▶ [Data excerpts]:
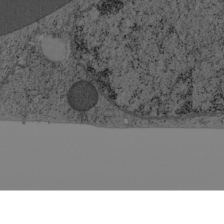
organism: African green monkey
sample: COS-7 cells
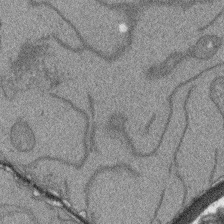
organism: Arabidopsis thaliana
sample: Root tip
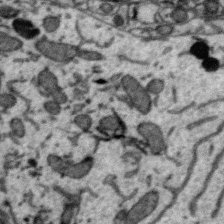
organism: Zebra finch
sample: Brain
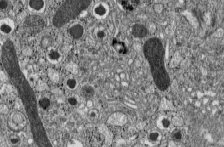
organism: C57BL Mouse
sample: Pancreatic islet
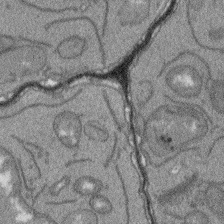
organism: Arabidopsis thaliana
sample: Root tip
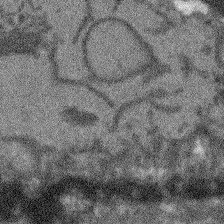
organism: Arabidopsis thaliana
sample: Root tip
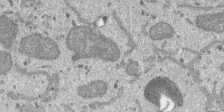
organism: Human
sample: Lung epithelial cells infected with SARS-CoV-2
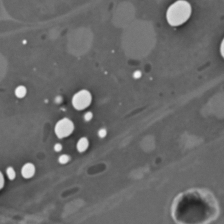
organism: C. elegans
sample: C. elegans embryo
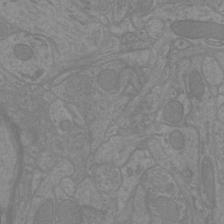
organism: Mouse
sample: Cortical neurons
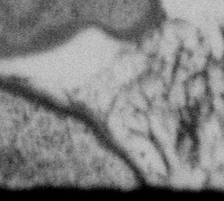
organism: Gemmata obscuriglobus
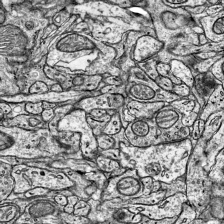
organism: Mouse
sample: Visual Cortex
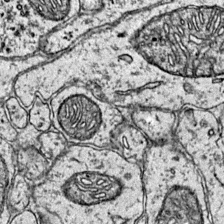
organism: Mouse
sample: Primary visual cortex
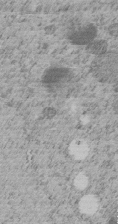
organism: C. elegans
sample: C. elegans embryo early stage
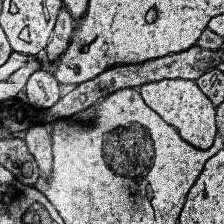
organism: Human
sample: Temporal Lobe
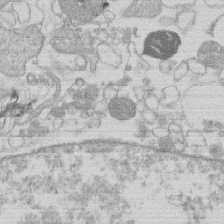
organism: Human
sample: Macrophage cells
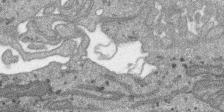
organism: Human
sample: Lung epithelial cells infected with SARS-CoV-2
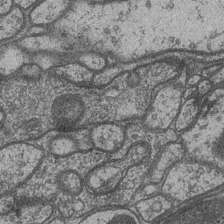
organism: Drosophila
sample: Optic medulla
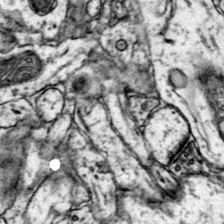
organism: Mouse
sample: Primary visual cortex
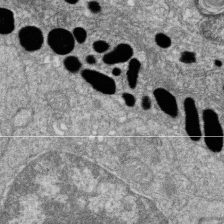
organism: Zebrafish
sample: Cilia; retinal pigment epithelium
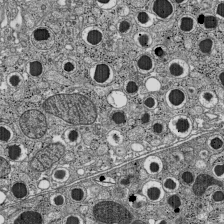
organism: C57BL Mouse
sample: Pancreatic islet
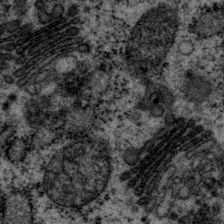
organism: P. pacificus
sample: Pharynx
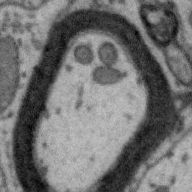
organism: Zebra finch
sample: Brain
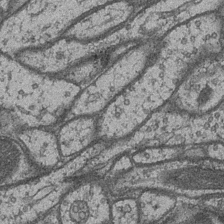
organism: Drosophila
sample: Optic medulla
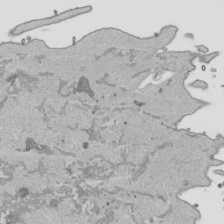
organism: Human
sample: Mitochondria in HCT116 cells
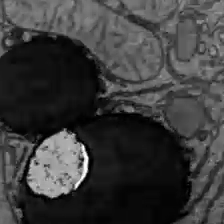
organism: C57BL Mouse
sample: Liver
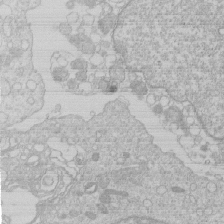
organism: Human
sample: Macrophage cells
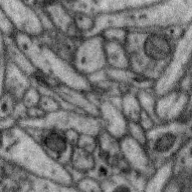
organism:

▶ [What is being asked]: An exact copy of the listing above is to be set down, with no pictures in it.

▶ [Answer to the exercise]:
organism: African green monkey
sample: COS-7 cells
organism: Arabidopsis thaliana
sample: Root tip
organism: Zebra finch
sample: Brain
organism: C57BL Mouse
sample: Pancreatic islet
organism: Arabidopsis thaliana
sample: Root tip
organism: Arabidopsis thaliana
sample: Root tip
organism: Human
sample: Lung epithelial cells infected with SARS-CoV-2
organism: C. elegans
sample: C. elegans embryo
organism: Mouse
sample: Cortical neurons
organism: Gemmata obscuriglobus
organism: Mouse
sample: Visual Cortex
organism: Mouse
sample: Primary visual cortex
organism: C. elegans
sample: C. elegans embryo early stage
organism: Human
sample: Temporal Lobe
organism: Human
sample: Macrophage cells
organism: Human
sample: Lung epithelial cells infected with SARS-CoV-2
organism: Drosophila
sample: Optic medulla
organism: Mouse
sample: Primary visual cortex
organism: Zebrafish
sample: Cilia; retinal pigment epithelium
organism: C57BL Mouse
sample: Pancreatic islet
organism: P. pacificus
sample: Pharynx
organism: Zebra finch
sample: Brain
organism: Drosophila
sample: Optic medulla
organism: Human
sample: Mitochondria in HCT116 cells
organism: C57BL Mouse
sample: Liver
organism: Human
sample: Macrophage cells
organism:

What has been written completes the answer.